Князь усмехнулся и с некоторым восторгом протянул:
— Ведьма ты, Марго, я даже почти поверил.
— Что значит 'почти поверил'? — возмутилась я. — Алименты платить кто будет?
И тут в толпе послышалось:
— Все, попал пацан.
А Стужев смотрел на меня и улыбался. Я улыбнулась в ответ.
— Правда ребенок?
— Правда, — созналась я, — и правда уже бежать нужно.

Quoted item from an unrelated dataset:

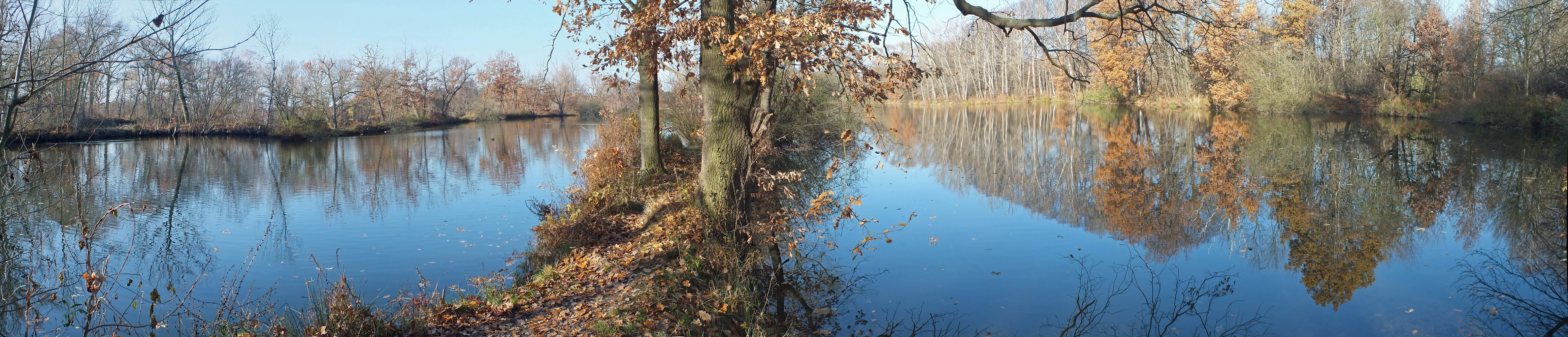 Panorama über zwei der drei Teilflächen des ehemaligen Fortunabades in Leipzig-Knautkleeberg

— Ты мне нужна сегодня, — уже нормальным голосом без подколок и снисходительного тона, сказал Стужев.
— Сегодня никак, — я развела руками, — у Кати ночная смена, малый дома сам, а ты меня задерживаешь.
Стужев покивал, затем спросил:
— Ты себя в зеркало видела?
Интересный вопрос.
— Я так и думал, давай в машину, — и не дожидаясь моего ответа, сам вернулся в автомобиль.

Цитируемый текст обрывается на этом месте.